Looking at the documentation, I can see it provides a:
 template<class Y> shared_ptr(shared_ptr<Y> const & r);


Have you tried it?
You should never do this, but if you want to convert a shared_ptr<int> to a shared_ptr<float> you can use:
  shared_ptr<int> a = /* something */;  shared_ptr<float> b = static_pointer_cast<float>(shared_ptr<void>(a));
Well, I wrote a small resource manager. To get a handle to a resource the developer must call ResourceGroup::getResource(string name) which should return a shared pointer. Since the needed data type could be anything the returned pointer holding an default type must be casted.

But I think I will create an empty class "Resource" from which each resource type can derive it's own resource class. Then I can use the base class as the underlaying data type for the shared pointer. I think that aproach is quite cleaner than the first ;)
Perhaps no elemntary data types are possible than, but that is not so important.

Nevertheless I will read something about those deleters. Sounds interesting.

Thank you for the fast answers :)
Quote:Original post by okoman
Well, I wrote a small resource manager.
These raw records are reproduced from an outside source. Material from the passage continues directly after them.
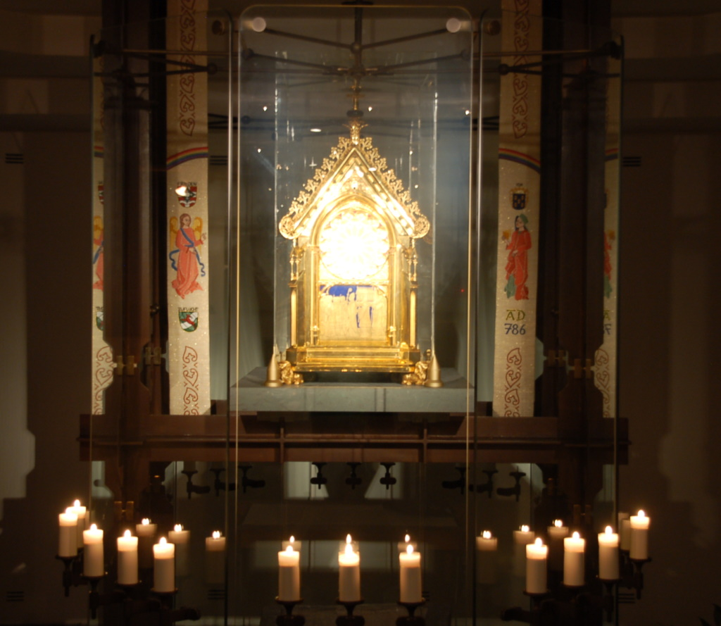 Ida-Schrein in der Krypta der St. Idakirche in Herzfeld (Westf.)
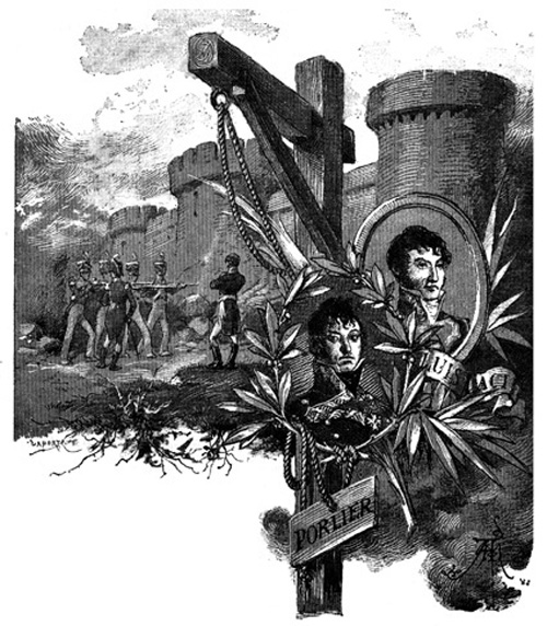 Ilustración de La segunda casaca de Benito Pérez Galdós; ilustrado por Mélida y Pellicer. Madrid, Administración de La Guirnalda y Episodios Nacionales, 1884, pp. 1-214.
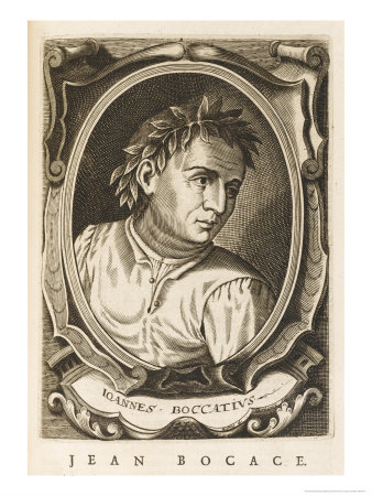 Giovanni Boccaccio
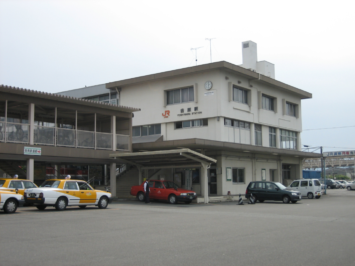 吉原駅北口

To get a handle to a resource the developer must call ResourceGroup::getResource(string name) which should return a shared pointer. Since the needed data type could be anything the returned pointer holding an default type must be casted.


Type parametrization? Why not simply intantiate the resource manager for every distinct type, and be done with it? This would also solve the hidden problem that you will encounter later on, which is that when you need to convert a resource-name to a texture, you can't afford having the resource-name load a mesh instead.